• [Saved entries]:

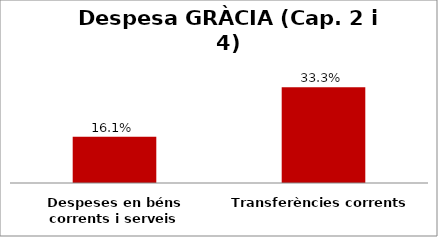
| Category | Series 0 |
|---|---|
| Despeses en béns corrents i serveis | 0.161 |
| Transferències corrents | 0.333 |
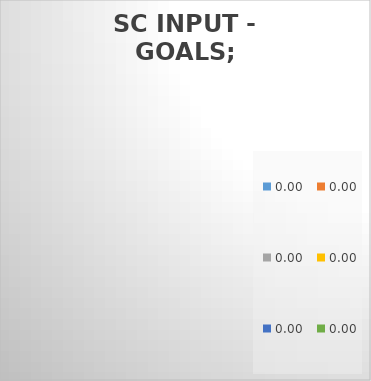
| Category | Goals |
|---|---|
| 0.0 | 0 |
| 0.0 | 0 |
| 0.0 | 0 |
| 0.0 | 0 |
| 0.0 | 0 |
| 0.0 | 0 |

• [TASK BRIEF]: Leave out all images, then reproduce the entries above exactly.

• [EXERCISE SOLUTION]:
| Category | Series 0 |
|---|---|
| Despeses en béns corrents i serveis | 0.161 |
| Transferències corrents | 0.333 |
| Category | Goals |
|---|---|
| 0.0 | 0 |
| 0.0 | 0 |
| 0.0 | 0 |
| 0.0 | 0 |
| 0.0 | 0 |
| 0.0 | 0 |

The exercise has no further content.